Single CTC characterization to identify phenotypic and genomic heterogeneity as a mechanism of resistance to AR signaling directed therapies (AR Tx) in mCRPC patients.

Genitourinary Cancer
Session Type and Session Title: 
Oral Abstract Session A: Prostate Cancer
Poster Session A: Prostate Cancer
Abstract Number: 


Poster Board Number: 
Poster Session A Board #A5
J Clin Oncol 34, 2016 (suppl 2S; abstr 163)
Howard I. Scher, Ryon Graf, Jessica Louw, Adam Jendrisak, Ann Johnson, Stephanie Greene, Angel Rodriguez, Nicole A. Schreiber, Brigit McLaughlin, Lyndsey Dugan, Martin Fleisher, Jerry Lee, Yipeng Wang, Dena C. Marrinucci, Mark Landers, Ryan Vance Dittamore; Sidney Kimmel Center for Prostate and Urologic Cancers and Memorial Sloan-Kettering Cancer Center, New York, NY; Epic Sciences, Inc., San Diego, CA; Epic Sciences, San Diego, CA; Memorial Sloan Kettering Cancer Center, New York, NY

Abstract Disclosures


Background: AR directed Tx, including Abiraterone (A) and Enzalutamide (E), prolong survival in patients with mCRPC and are FDA approved. After primary Tx with either A or E, the response to E or A is decreased as is the duration of response. NGS tissue sequencing of mCRPC shows a range of disease phenotypes and genotypes which are associated with increased tumor heterogeneity. Single site biopsy, may not represent the diversity of disease. Our objective is to develop biomarkers of heterogeneity from the analysis of single cells from patients with mCRPC. Methods: 221 blood samples from 179 unique patients (pts) were collected from pts about to begin AR Tx (n = 150) or Taxanes (n = 71). Samples were analyzed with the Epic Sciences platform. Analysis included digital pathology of 20 discrete phenotypic cell features inclusive of AR, CK, size and shape measures. 9225 single CTCs were characterized, data standardized, features clustered and categorized into 15 phenotypically distinct CTC subtypes.

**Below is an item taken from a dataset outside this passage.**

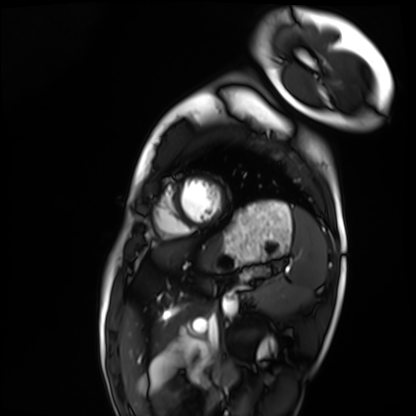
Cardiac MRI. Subject group: healthy volunteer.

Individual pt samples were then analyzed for the frequency and heterogeneity (Shannon Index) of CTC subtypes and monitored for clinical endpoints. A subset of CTCs (n = 350) were individually sequenced and analyzed for clonality and CNV to assess genomic heterogeneity. Results: A diversity of CTC phenotypes were observed at each line of therapy. In AR Tx pts, high heterogeneity predicts 6mo PFS (OR = 2.57, p = 0.01) and shorter OS (HR = 4.5, p < 0.001). Separately, specific CTC phenotypes also predict 6mo PFS (OR = 5, p < 0.001) and shorter OS (HR = 5.8, p < 0.001). Heterogeneity scores were not associated with taxane resistance. NGS analysis identified subclonal drivers of disease progression including multiple private and/or clustered genomic drivers. Conclusions: Single CTC characterization of phenotype and genotype supports the concept of tumor heterogeneity as a driver of disease resistance. The heterogeneity observed supports the potential value of single cell characterization to identify rare somatic sub-clonal alterations and can aid in the development of rational therapeutic trials.